The head of each household clutched a card that identified him to us so that no family could get more than one ration each week. Some card holders were barely in their teens and had recently become the oldest in the family.
There were those with no cards who were only trying to receive an extra portion. We didn't blame them, but we didn't give them the food either. We couldn't. With the meager food we had, we were only trying to help them stay alive.
I manned a burlap bag with a gallon-sized tin can and began scooping beans into baskets, plastic bags, or sometimes in the corner of a tied basket. Each week we handed out one can of corn, one can of beans, and four packets of chocolate milk to feed a family of four. Each one who passed whispered a single word, "ashe," which is Masai for "thank you."
It only took a couple of hours before we ran out of food.

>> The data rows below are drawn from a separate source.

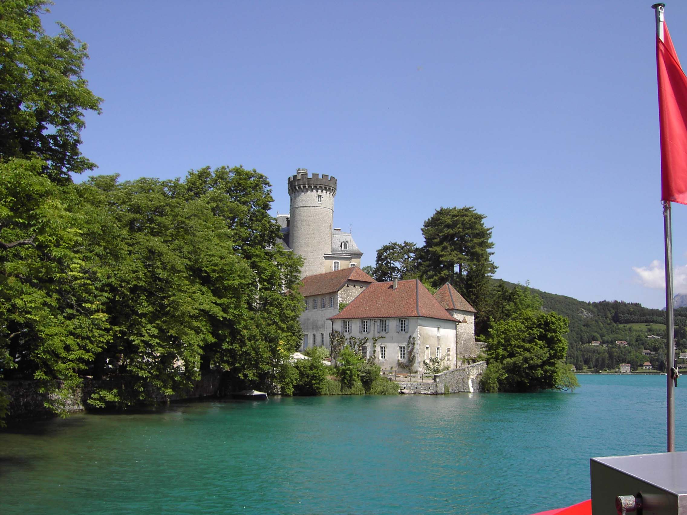 Duingt Chateau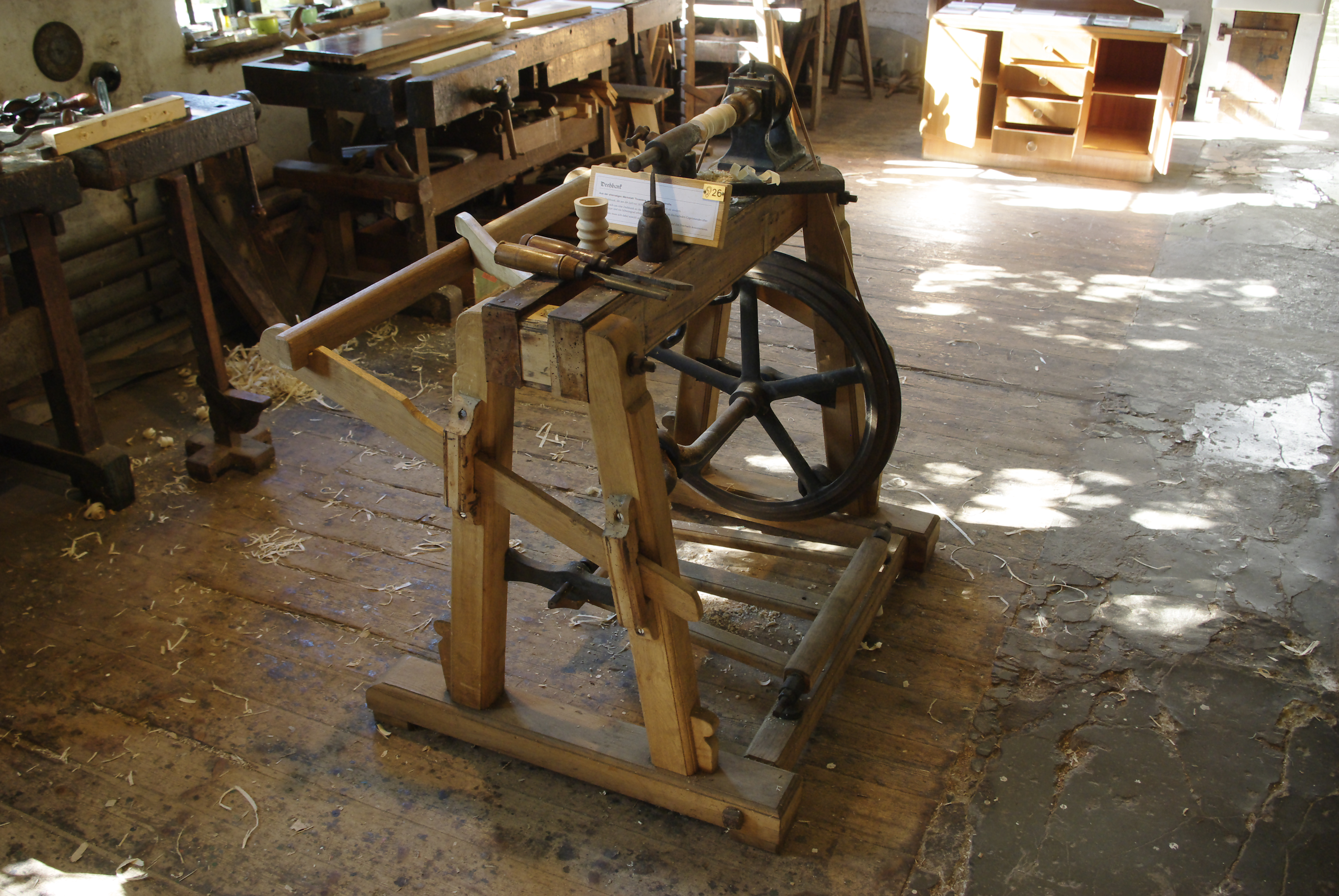 Kulturdenkmale in Friedrichstadt Nummer 60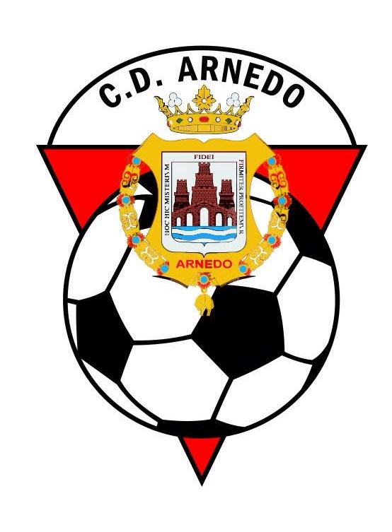 escudo del cd arnedo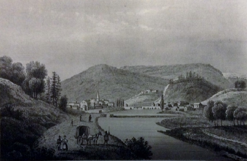 Châteaulin au milieu du XIXème siècle (par Bachelot de la Pylaie)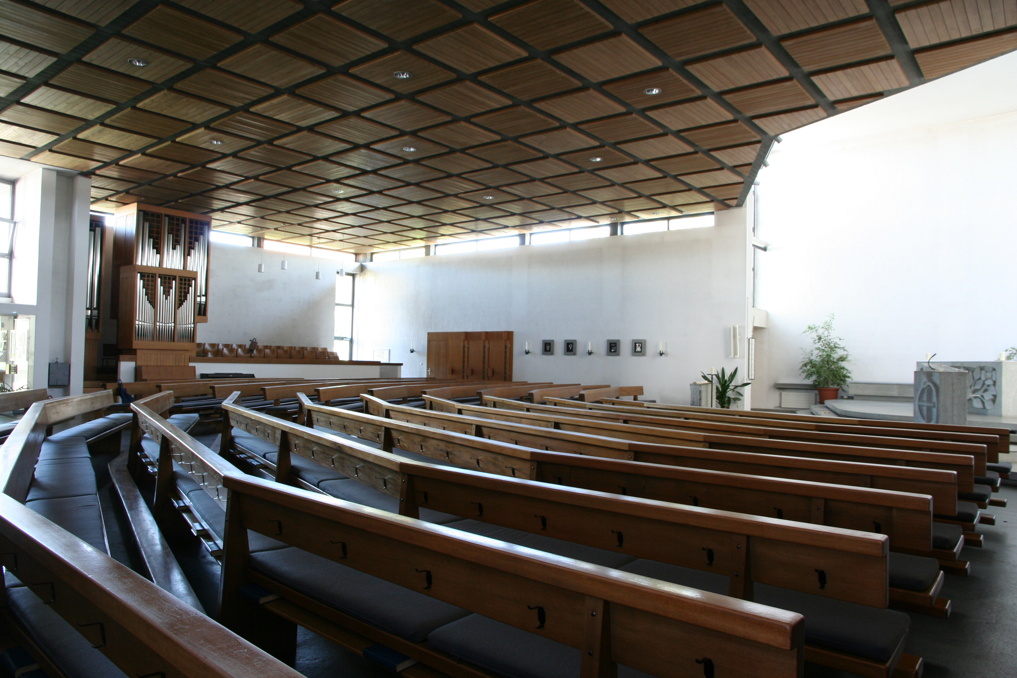 röm.-kath. Pfarrkirche Eschlikon TG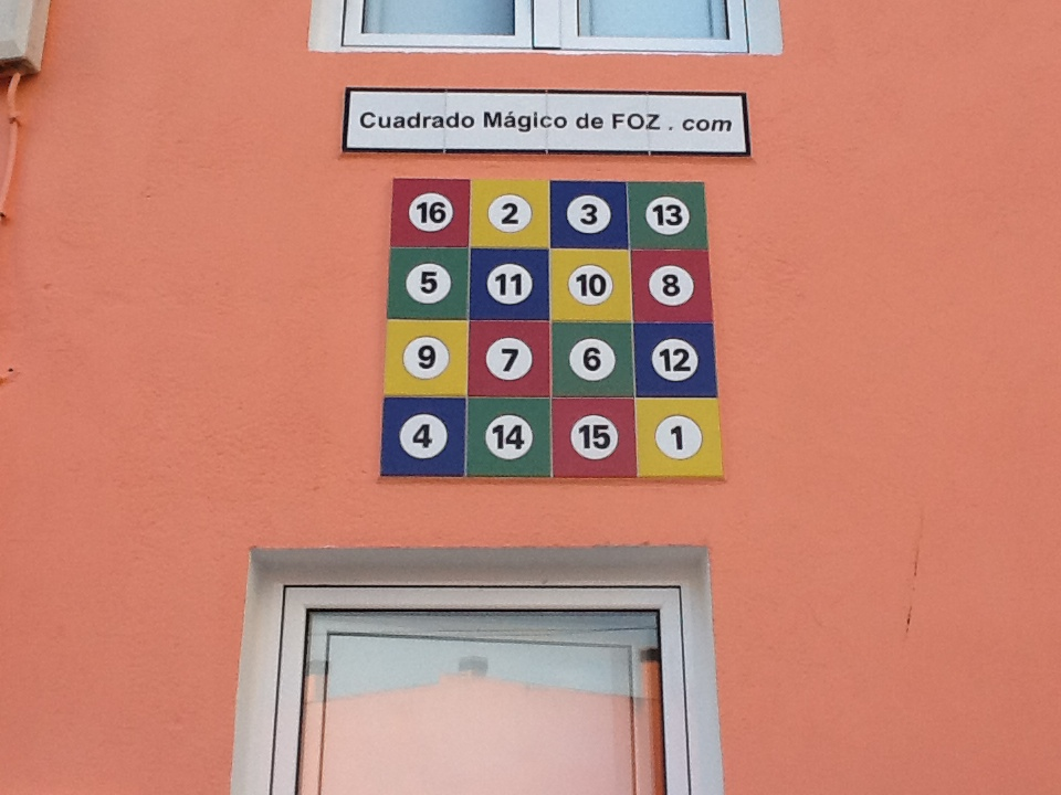 Cuadrado Mágico de FOZ

Under a nearby tree the people sat down to sing hymns and listen to a short sermon delivered by a native pastor from Nairobi. The sermon had to be delivered in Swahilli and translated into Masai.
The combination of speaker and translator gave the message a rolling cadence that added fire and melody to the words, even though I could only understand half of them. When the service was over, people gathered around to discuss mambo - important matters. They almost always addressed my father as Olelashe (Brother) or as "The man with a beard like a goat."
`WHEN can you bring a doctor? Do you have medicine for malaria? May I ride with you to Nairobi to look for work?" As the elders spoke with my father, children would come silently up to him and nudge his legs with their foreheads. This was the proper way for them to greet him and receive his blessing. As he talked, he would lay his palm on top of each head presented. Sometimes a short exchange of greeting passed between them:
Roughly translated, it went something like:
"How old are you?"
"All is well."
Dad was very popular with the children because he almost always had a toddler in one arm, even when he was filling baskets. By watching him as he lovingly held the smelly, ragged, little children, I began to appreciate the depth of my dad's love for me.
After the meeting with the elders, we were invited to have chai (tea) in someone's house inside the village. It was the first Masai hut I had ever entered, and it resembled a huge loaf of wheat bread that stood about waist high. To build it, the women had made a framework of sticks and then plastered them with cow dung. The hut we were invited to was dark and cool, but I could barely breathe because of the smoke from a small cooking fire.
The conversation inside the hut was less formal. We could be serious or just swap jokes. The woman of the house boiled milk, sugar, water, and tea leaves in one pot to make a thick, sweet drink. Each of us was handed an enamelled tin mug of chai in order of strict seniority - from oldest to youngest. I loved the chai because it was strong, sticky, sweet, and tinged with smoke. But I felt guilty at the same time, because I knew that for this woman to offer me chai would mean that she would have one less c up for a hungry child of her own. Yet I drank it because I knew that declining her offer would be the ultimate insult. Later I figured out that if I drank slowly enough, the woman would not fill my cup so often.
It was late in the afternoon before we started home. The children's cries of "Serenaduo!" "Goodbye!" - rang in my ears. I sat in the back of the VW and said nothing.
During the year and a half that we distributed food, we helped save hundreds of lives. We lost thousands more. In the years that followed the famine, we returned to work with the Masai in agriculture. But it was that first day I participated in famine relief when I learned of love, of suffering, of pride, and most of all, equality. For all that, it was my turn to say "Ashe."